Insolvency regulator IBBI has given a boost to the real estate sector with the introduction of the concept of ‘project-wise’ resolutions in the real estate insolvency cases.

It has now amended its Corporate Insolvency Resolution Process (CIRP) regulations to empower the Committee of Creditors (CoC) to direct the Resolution Professional (RP) to invite separate resolution plan for each project.

The Insolvency and Bankruptcy Board of India (IBBI) has also mandated that the IRP/RP should maintain separate bank accounts for each real estate project when the corporate debtor is involved in real estate development. 

India’s real estate sector accounts for about 7 per cent share of country’s GDP (estimated at $ 3.5 trillion) and is expected to touch level of $ 1 trillion by 2030.

This flexibility in inviting resolution plans in real-estate cases has been provided with a view that each project in a real estate case may need different treatment in terms of resolution.

IBBI had in January 2021 sought public comments on measures that may be needed to improve outcomes in real estate cases.

It was then observed there are situations where because of the default in one project, the CIRP is initiated against the entire company. This is counterproductive as other solvent projects are also stalled post-commencement. In real estate cases, the default often pertains to specific projects (while other projects continue to do well).

Amended dispensation

Meanwhile, under the amended dispensation, the RP has been mandated to convene a CoC meeting at least once in every 30 days, with a provision to extend the interval between meetings to a maximum of one meeting per quarter, if CoC so decides.

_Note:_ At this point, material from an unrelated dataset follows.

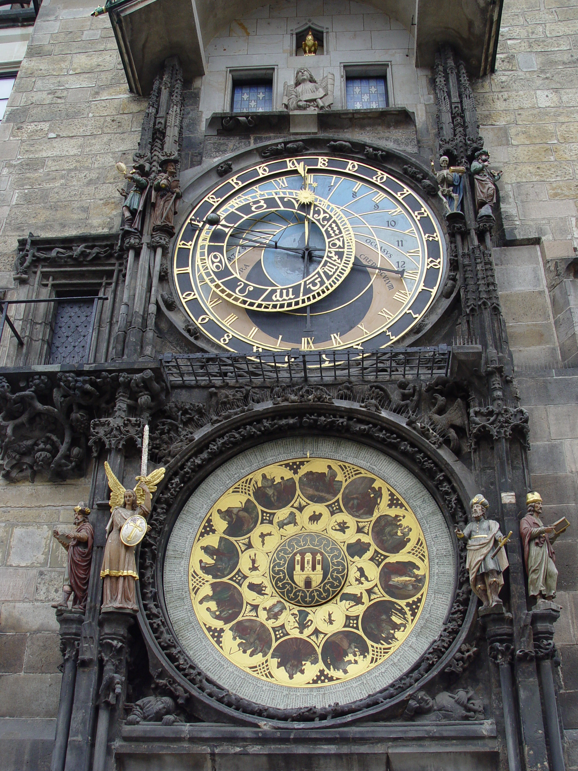 Prague - Astronomical Clock

To enhance the oversight of the CoC over going concern costs, the amendment provides that the RP must seek approval from the CoC for all costs including going concern costs related to the insolvency resolution process.

With an aim to increase transparency and reduce disputes over valuation related issues, the amendment provides for explaining the valuation methodology to the members of the CoC before the computation of estimates.

For fostering informed participation in the process, the amendment provides that the fair value may be made part of the information memorandum (IM). 

EXPERTS’ TAKE 

Hari Hara Mishra, CEO, Association of ARCs in India, said that one third of all cases admitted under IBC, relate to real estate and construction sector. 

To improve resolution outcome, Amitabh Kant Committee on stalled real estate projects  had recommended project wise resolution plans,  as the prospective resolution applicant can pick and choose projects based on his risk appetite, he added.

Sushmita Gandhi, Partner, IndusLaw, said that mandating separate bank account for each real estate project would definitely prove to be beneficial for streamlining the CIRP during project wise insolvency.

Anoop Rawat, Partner, Shardul Amarchand Mangaldas & Co, said that IBBI has yet again proved that it is a dynamic regulator. Many operational difficulties have been resolved in the latest amendments.

The key changes include removing the comingling of funds in real estate projects by prescribing separate bank accounts for real estate projects and allowing CoC to invite resolution plan for each project, Rawat added.

Anjali Jain Partner - Insolvency & Restructuring Practice at Areness - a law firm, said: “Out of total CIRPs initiated till date, real estate sector has 21 per cent of the share in the pool and further study of data would indicate that the proportion of real estate companies heading for liquidation (18 per cent) is proportionately more than what could be resolved (15 per cent) under the Code”. This signified the utter need to bring synchronization of the IBC process with real estate sector, she added.